DESCRIPTION (provided by applicant): Telomere integrity is essential for cell survival and proliferation. Accordingly, dysfunctional telomeres can initiate genomic instability, cellular senescence, and organismal aging. Telomere structure is provided by binding of shelterin to telomeric DNA repeats forming a nucleoprotein complex. Similar to the human shelterin, in fission yeast, Schizosaccharomyces pombe, shelterin is composed of telomeric sequence-specific double-stranded and single-stranded DNA binding proteins, Taz1 and Pot1, respectively, accompanied by their protein interaction partners, Rap1, Poz1, and Tpz1, which form a "protein bridge" connecting Taz1 and Pot1. Shelterin protects telomere integrity as well as regulates telomerase. With the parent grant support, we biochemically identified Tpz1 mutants that can individually but specifically disrupt its interactions with Poz1, Ccq1, or Pot1. Using these separation-of-function mutants of Tpz1, we found that the complete linkage between telomere dsDNA and ssDNA binding proteins within the shelterin complex is required for defining the telomerase-nonextendible state of telomeres. Moreover, epistasis analyses revealed that Tpz1 also participates in the activation of telomeres to the extendible state via its interaction with Ccq1. Our results suggest critical regulatory roles of Tpz1 in the telomere ON/OFF binary switch. Here, we request supplemental funds to use emerging technologies and interdisciplinary teams to further advance our mechanistic understanding of shelterin to a new level. The two aims are: (1) Identify shelterin interactomes and post-translational modifications on shelterin components using chemical cross-linking coupled with mass spectrometry analysis (CXMS); (2) Reveal the functional roles of Tpz1 in coordinating shelterin components for telomerase-mediated and recombination-based telomere elongation via analyzing telomere sequences using single molecule, real-time (SMRT) next- generation sequencing technology.

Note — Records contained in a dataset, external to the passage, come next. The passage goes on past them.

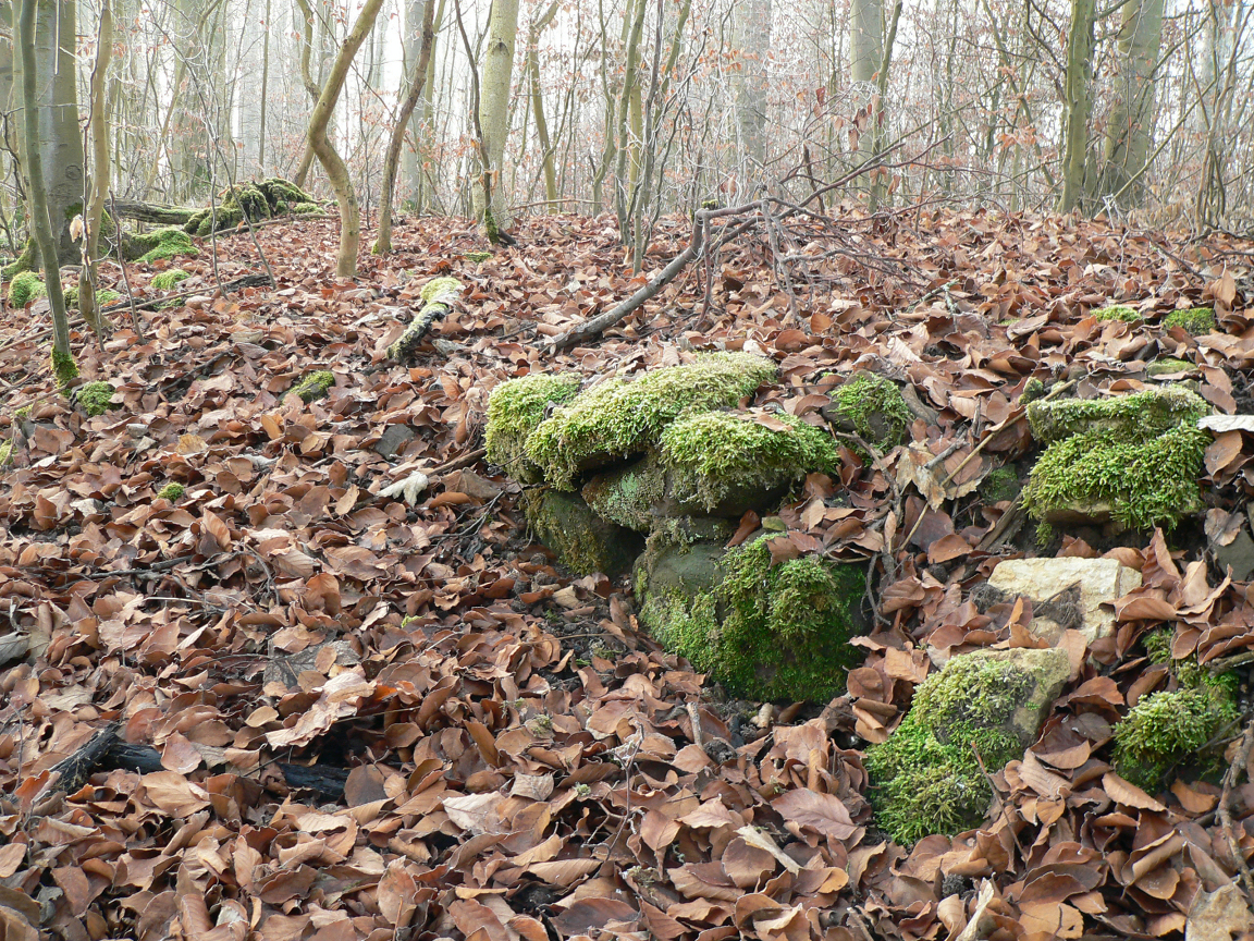 Hüburg, Teil des 190 Meter langen Mauerfundaments auf der Ostseite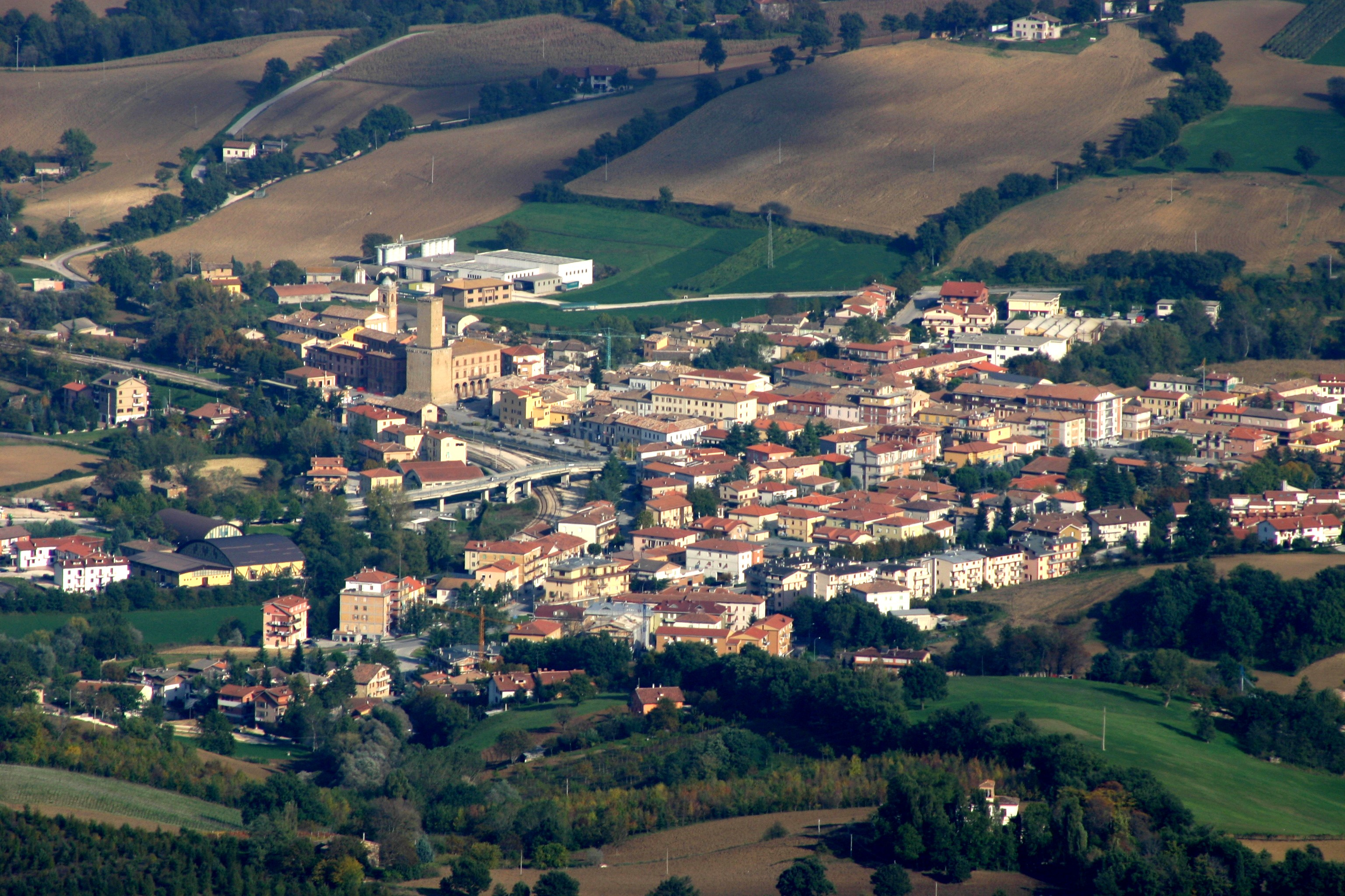 Vista di Castelraimondo dalla vetta di Monte Gemmo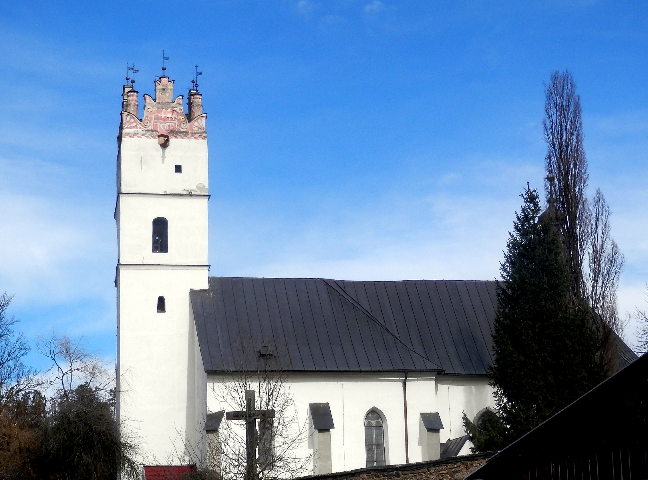 Rímsko katolícky kostol.sv.Šimona a Júdu. Spišský Hrhov, okres Levoča. Slovensko.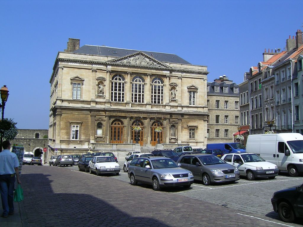 Palais de Justice (Vieille Ville) Photo personnelle (own work) de Marianna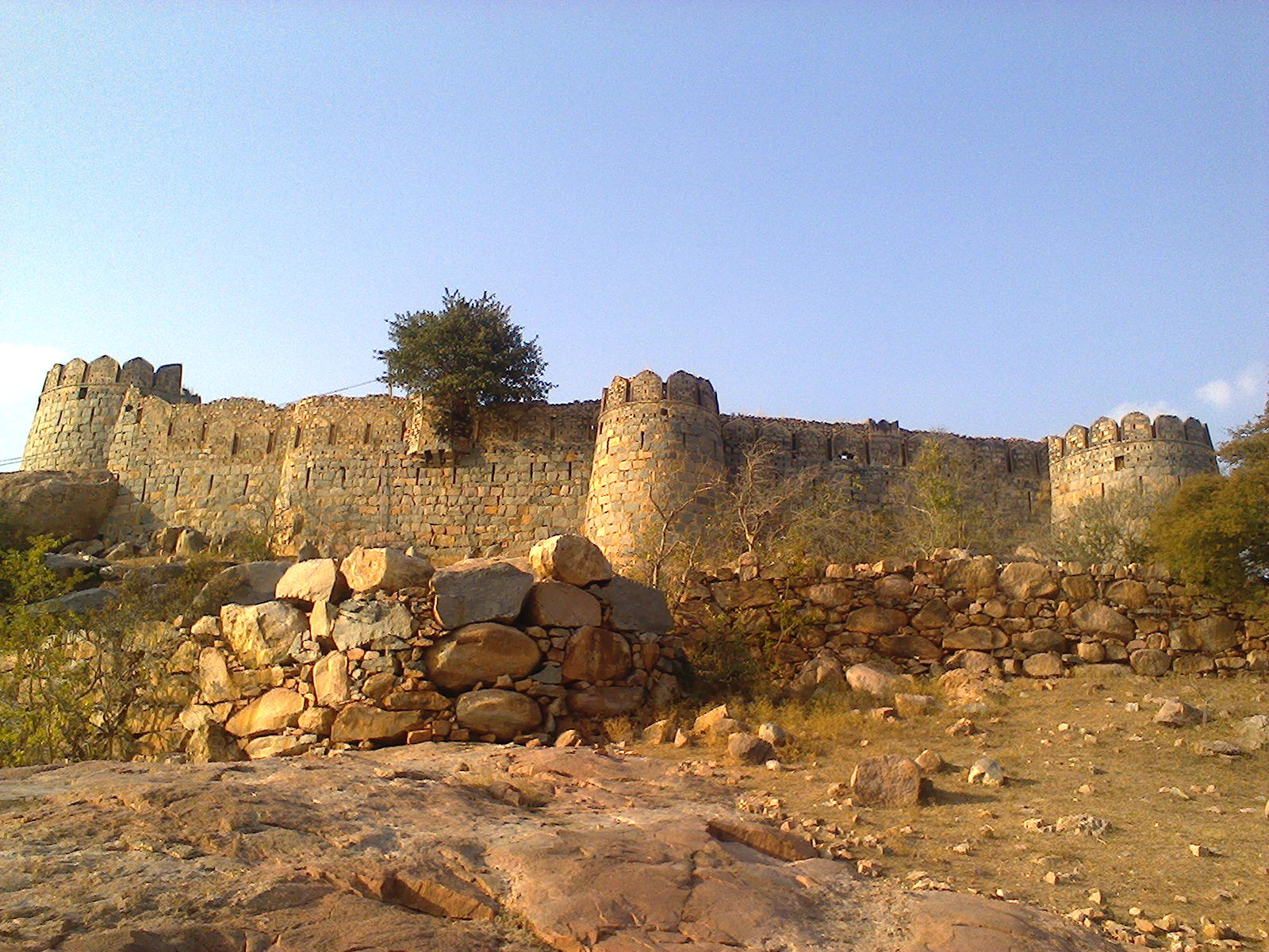 దక్షిణం నుంచి కోట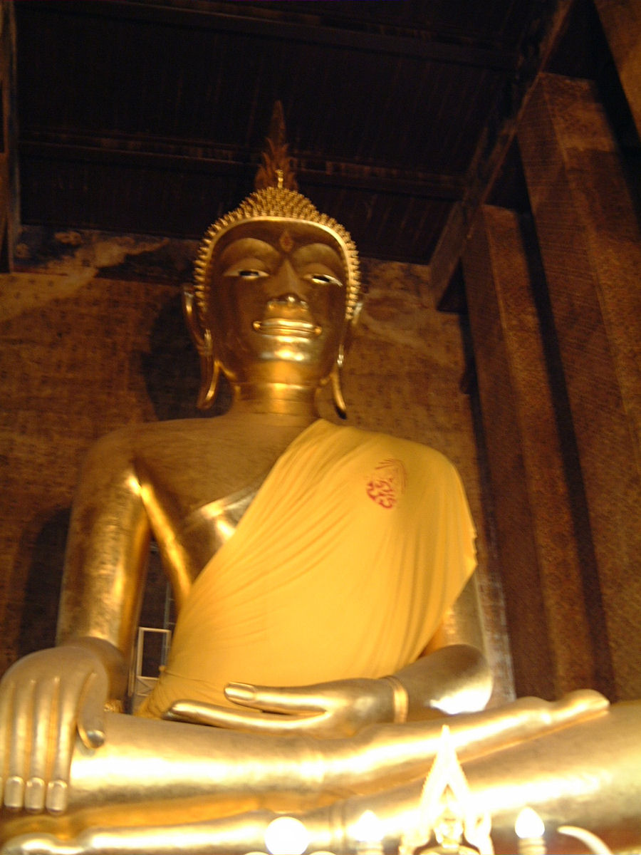 Wat Kanlayanimitr (วัดกัลยาณมิตรวรมหาวิหาร), Bangkok, Thailand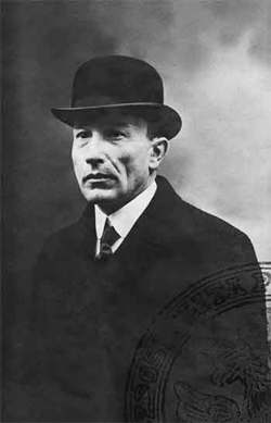 Савинков Борис Викторович. Фото с удостоверения Министерства военных дел Речи Посполитой

描述（由申请人提供）：端粒完整性对细胞存活和增殖至关重要。因此，功能失调的端粒可以引发基因组不稳定性、细胞衰老和生物体衰老。端粒结构是由shelterin与端粒DNA重复序列结合形成核蛋白复合物而提供的。与人类shelterin类似，在裂殖酵母裂殖酵母中，shelterin由端粒序列特异性的双链和单链DNA结合蛋白Taz 1和Pot 1组成，分别伴随着它们的蛋白质相互作用伴侣Rap 1，Poz 1和Tpz 1，它们形成连接Taz 1和Pot 1的“蛋白质桥”。Shelterin保护端粒的完整性并调节端粒酶。在父母资助的支持下，我们从生物化学上鉴定了Tpz 1突变体，这些突变体可以单独但特异性地破坏其与Poz 1，Ccq 1或Pot 1的相互作用。使用这些分离的功能突变体的TPZ 1，我们发现，端粒的dsDNA和ssDNA结合蛋白的shelterin复杂的完整的连接是必需的定义端粒的端粒酶不可延伸的状态。此外，上位性分析显示，Tpz 1也参与了端粒的激活，通过其在端粒中的表达，使端粒处于可延伸状态。 与CQQ 1的互动我们的研究结果表明，关键的调节作用Tpz 1在端粒ON/OFF二元开关。在这里，我们要求补充资金，以使用新兴技术和跨学科团队，进一步推进我们的shelterin的机械理解到一个新的水平。这两个目标是：（1）使用化学交联结合质谱分析（CXMS）鉴定shelterin相互作用组和shelterin组分上的翻译后修饰;（2）通过使用单分子实时（SMRT）下一代测序技术分析端粒序列，揭示Tpz 1在协调shelterin组分用于端粒酶介导的和基于重组的端粒延伸中的功能作用。